Sudah cerdaskan bangsa Indonesia? Pertanyaan ini sederhana, tapi jawabannya bisa jadi tidak. Banyak sekali tokoh Teknologi Informasi (TI) yang memberi jawaban “ya” untuk pertanyaan di atas.
Pak Onno Purbo adalah salah satu tokoh TI yang dikenal banyak orang, dan banyak orang juga sudah mengetahui bahwa beliau akan memberi jawaban “ya” untuk pertanyaan di atas. Hal ini bisa dibaca di berbagai media massa
Supaya lebih fokus, kita bisa persempit pertanyaan ke “Cerdaskah Bangsa Indonesia dalam hal TI?” Kembali, jawaban banyak tokoh TI di Indonesia ini adalah ya.
Saya sendiri tidak sependepat dengan jawaban “Ya”. Saya berpendapat “Secara umum, tidak”. Ya, kita secara umum tidak cerdas dalam hal TI. Bahwa ada individu yang cerdas atau luar biasa cerdas, ya, saya akui. Tapi secara umum jawabannya adalah ‘Tidak’.
Mengapa demikian? Karena memang secara umum tidak. Karena memang selama ini penilaian kita rasanya agak sempit. Saya ingin mengajak kita memperluas tentang bagaimana masyarakat global (dengan segala segmen-segmen mereka) menilai kecerdasan suatu bangsa.

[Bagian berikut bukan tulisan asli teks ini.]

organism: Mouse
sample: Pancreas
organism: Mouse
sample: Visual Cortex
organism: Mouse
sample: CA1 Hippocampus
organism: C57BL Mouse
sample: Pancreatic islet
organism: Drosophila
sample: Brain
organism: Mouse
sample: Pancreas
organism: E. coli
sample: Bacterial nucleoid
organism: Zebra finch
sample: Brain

Pertama, penilaian masyarakat global tidak dibatasi kepada kemampuan praktis. Oke, kita bisa membuat RT/RW net, dan Pak Onno sudah mengajar ke India, Asia Selatan, dan entah negara apa lagi untuk membuat jaringan komputer. Mungkin saja mereka kalah pintar dalam hal itu, dan orang-orang di Indonesia ini lebih sukses dalam membuat jaringan demikian. Tapi, apakah TI hanya tentang jaringan komputer? Jadi, satu hal banyak orang (yang maaf kata ’sangat silau’ dengan kesuksesan RW/RT net) lupa bahwa TI tidak melulu tentang jaringan.
Kontribusi
Kedua, seberapa banyak kontribusi orang Indonesia dalam membuat opened source-code software dan free software? Linux, FreeBSD, Compiere, Mozilla, Opera, dan bejibun free software dibuat tanpa kehadiran personil dari Indonesia; kalaupun ada terlalu kecil persentasenya. Bagaimana mungkin kita layak membanggakan diri cerdas dalam hal TI, tidak kalah dari bangsa lain?

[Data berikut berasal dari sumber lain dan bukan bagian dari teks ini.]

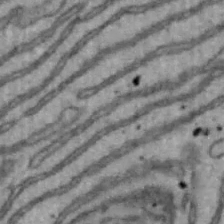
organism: Mouse
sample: Liver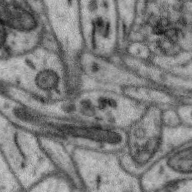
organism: Zebra finch
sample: Brain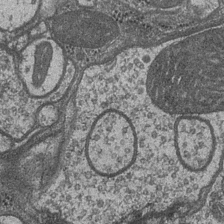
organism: Drosophila
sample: Optic medulla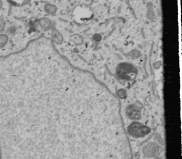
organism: Human
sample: Mitochondria in U2OS cells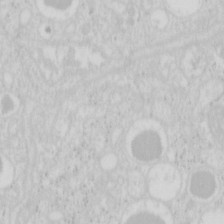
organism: Mouse
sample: Pancreas

Ketiga, kecerdasan tidak terbatas ke kecerdasan kognitif. Kecerdasan juga mencakup kecerdasan emosional. Kalau kita lemah dalam hal manajemen, inisiatif bisnis, dan lain-lain, bukankah kita secara implisit mengakui bahwa kita belum cerdas? Ini masih terkait dengan TI, karena TI pun memerlukan manajemen, inisiatif bisnis, kesabaran, dan lain-lain.

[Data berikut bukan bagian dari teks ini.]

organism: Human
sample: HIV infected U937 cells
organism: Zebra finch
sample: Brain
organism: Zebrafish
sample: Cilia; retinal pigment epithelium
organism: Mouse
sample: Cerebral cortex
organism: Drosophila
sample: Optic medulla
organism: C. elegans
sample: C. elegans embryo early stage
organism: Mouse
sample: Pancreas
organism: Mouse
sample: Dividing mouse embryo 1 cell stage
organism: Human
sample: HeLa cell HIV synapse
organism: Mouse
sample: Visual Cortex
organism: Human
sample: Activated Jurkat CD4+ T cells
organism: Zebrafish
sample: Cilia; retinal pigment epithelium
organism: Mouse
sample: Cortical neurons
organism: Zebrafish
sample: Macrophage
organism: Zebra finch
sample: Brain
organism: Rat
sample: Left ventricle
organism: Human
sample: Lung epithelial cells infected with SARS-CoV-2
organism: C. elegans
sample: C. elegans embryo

Seth Godin dalam bukunya ’All Marketers Are Liars’, mengatakan bahwa fungsi marketers adalah menceritakan apa yang sebenarnya ingin didengar oleh konsumen. Apakah banyak pakar TI Indonesia selama ini berperan sebagai marketer dalam sense di atas? Saya sendiri rasanya tidak sering berperilaku sebagai marketer dalam sense di atas.
Saya tidak menihilkan peran dan perjuangan ‘Pakar-Pakar TI’ di sini untuk meningkatkan kemajuan bangsa. Tapi janganlah memberi persepsi yang sempit, dan terlebih-lebih menyesatkan. Semoga kita menjadi lebih cerdas dalam banyak aspek.